In [1]:
%load_ext autoreload
%autoreload 2
import torch
from torch import nn
from torch.utils.data import DataLoader
from torchtext import data, datasets
import spacy
from matplotlib import pyplot as plt
import numpy as np
from tqdm.notebook import tqdm

dev = 'cuda' if torch.cuda.is_available() else 'cpu'

In [2]:
tokenize_en = data.get_tokenizer("spacy", language='en_core_web_sm')
tokenize_de = data.get_tokenizer("spacy", language='de_core_news_sm')

src = data.Field(tokenize_en)
tgt = data.Field(tokenize_de)

train, val, test = datasets.Multi30k.splits(
    ('.en', '.de'), fields=(src, tgt) , root='./downloads')

src_list, trg_list = [], []
for dt_pnt in train:
    src_list.append(dt_pnt.src)
    trg_list.append(dt_pnt.trg)

train.fields['src'].build_vocab(src_list)
train.fields['trg'].build_vocab(trg_list)
train.fields['src'].numericalize([['hello', 'how', 'are', 'you', '<pad>']])

tensor([[6869],
        [ 898],
        [  12],
        [1751],
        [   1]])

In [3]:
def subsequent_mask(size):
    "Mask out subsequent positions."
    attn_shape = (1, size, size)
    subsequent_mask = np.triu(np.ones(attn_shape), k=1).astype('uint8')
    return torch.from_numpy(subsequent_mask) == 0

In [4]:
def collate_fn(batch):
    src_list, trg_list = [], []
    for dt_pnt in batch:
        src_list.append(dt_pnt.src)
        trg_list.append(['<pad>'] + dt_pnt.trg)

    src_list = train.fields['src'].pad(src_list)
    trg_list = train.fields['trg'].pad(trg_list)

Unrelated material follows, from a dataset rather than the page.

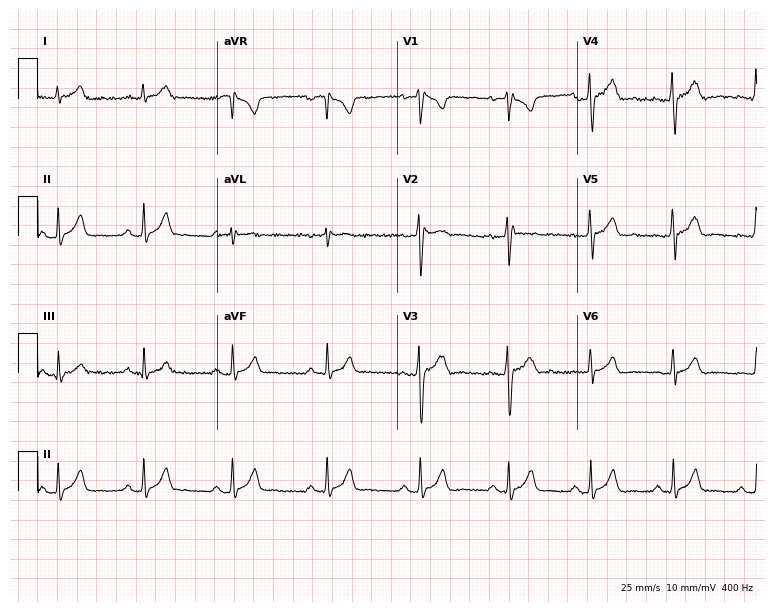
12-lead ECG from a 28-year-old male patient (7.3-second recording at 400 Hz). No first-degree AV block, right bundle branch block, left bundle branch block, sinus bradycardia, atrial fibrillation or sinus tachycardia recorded for this tracing. Findings outside these six are not listed.

    src_list = train.fields['src'].numericalize(src_list).T.to(dev)
    trg_list = train.fields['trg'].numericalize(trg_list).T.to(dev)
    trg = trg_list[:, :-1]
    trg_y = trg_list[:,1:]

    pad = 1
    src_mask = (src_list != pad).unsqueeze(-1).unsqueeze(-1)
    trg_mask = (trg != pad).unsqueeze(-2)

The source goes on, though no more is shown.